(Items from a data source)
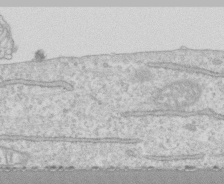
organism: Human
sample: CRL-1474
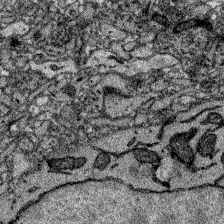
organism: Zebrafish
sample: Larval olfactory bulb
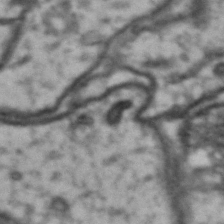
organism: Drosophila
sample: Brain
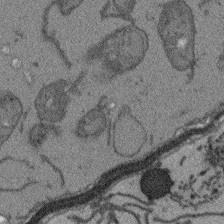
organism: Arabidopsis thaliana
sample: Root tip
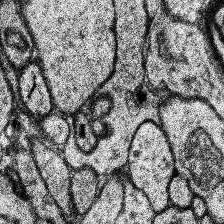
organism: Human
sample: Temporal Lobe
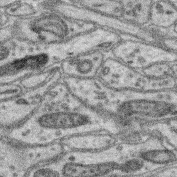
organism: Mouse
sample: Retina
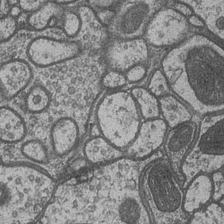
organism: Drosophila
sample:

Work order: Copy out every line of the data above, taking care to leave the pictures out.

Solution to this exercise:
organism: Human
sample: CRL-1474
organism: Zebrafish
sample: Larval olfactory bulb
organism: Drosophila
sample: Brain
organism: Arabidopsis thaliana
sample: Root tip
organism: Human
sample: Temporal Lobe
organism: Mouse
sample: Retina
organism: Drosophila
sample:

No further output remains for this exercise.